Wendy’s first grandchild, William, was diagnosed with Kleefstra Syndrome just after his first birthday in 2014. Earlier this year, while surfing KleefstraSyndrome.org for updates she saw that its founders, Chris and Fiona Heslehurst, were stepping back from their chair and trustee roles to concentrate more on their family 12 years after creating the organization and helping countless families.

“I’ve managed charities throughout my career, so I couldn’t help but think how wonderful it would be if I could help families and people, like William, who have difficulties and special educational needs who need extra support. I thought it would be a good thing, so I couldn’t really say no, and luckily they wanted me, which is nice.”

She first heard of the charity through William’s Mum and Dad, Paul, and Emma. The Charity provided their first information about Kleefstra Syndrome and connected them with other KS families at conferences in 2015 and 2018.

Wendy says she feels an obligation to Chris and Fiona to maintain KleefstraSyndrome.org and move it forward. As a grandmother without day-to-day responsibilities of caring for a child with KS, she says that this gives her the time to support the charity fully, which parent volunteers don’t always have.

She plans to use her connections and knowledge to ensure the families have access to relevant information, helpful support links, the latest medical updates, and the opportunity to meet other families with children and young people diagnosed with Kleefstra Syndrome.

KleefstraSyndrome.org is a charitable incorporated organization, but among Wendy’s priorities is having it become an official registered charity with the Charity Commission in the UK, which opens the doors to additional grant funding opportunities. And now that there are more diagnosed KS cases, the board is also planning to arrange regional conferences and meet ups, so people don’t have to travel as far to attend them.

Although KleefstraSyndrome.org is not a research charity, Wendy believes it has a key role to play in helping researchers.

“We have access to parents and families that have this condition. So, we want to promote families engaging with the research and sharing their information. Without research, there’s no geneticists moving things forward, and we won’t find cures or better understand what’s going on.”

Wendy joins a monthly call organized by IDefine that brings together the medical teams at Boston Children’s Hospital and Radboud University Medical Center in the Netherlands to discuss what they’re working on and other relevant information.

“A lot of what is discussed is well above my head, but I try to pull out of it the bits that are relevant and grasp the information to give to our families and share with the board. One of the things we’ve discovered is we need to translate what the geneticists tell us and what medical terms mean in normal words because we don’t always understand it. So, I think that is one of our roles.”

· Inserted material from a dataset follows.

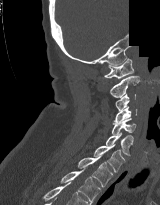 CT spine · sagittal view · Bone window (WL 400, WW 1800) · 160x205 px · part of the image is constant black where the scan was masked
Each vertebra maps to its box as [x1, y1, x2, y2], the pixel coordinates of its top-left and bottom-right corners.
{"vertebrae":{"C1":[104,58,133,78],"C2":[109,75,139,98],"C3":[115,94,135,110],"C4":[113,106,137,123],"C5":[111,118,136,134],"C6":[106,132,133,156],"C7":[93,144,125,172],"T1":[77,154,113,187],"T2":[60,168,101,204]}}

KleefstraSyndrome.org is also co-hosting monthly online “It Takes a Village” events aimed at educating, informing and community building. Topics have included addressing sensory issues, music therapy and meeting the Kleefstra Clinic team at Boston Children’s.

“We see that working together is for the better. There’s no point in duplicating anything. I feel that we can gain from IDefine, and hopefully IDefine can gain from us. You can’t do it all on your own.”

To that end, while Paul and Emma focus on caring for and working with William on a daily basis, Wendy is focused on supporting them as William’s grandparent, and other KS families as Kleefstrasyndrome.org. chair.

Despite William’s challenges, being non-verbal, and only being able to stand for a few minutes at a time, and sensory issues, Wendy says that he is a very happy boy who loves music and has a great sense of humor.

“If we make a mess, an error, or trip, or anything like that, he giggles his head off. You know, if he fell over, he wouldn’t cry, he would just laugh.”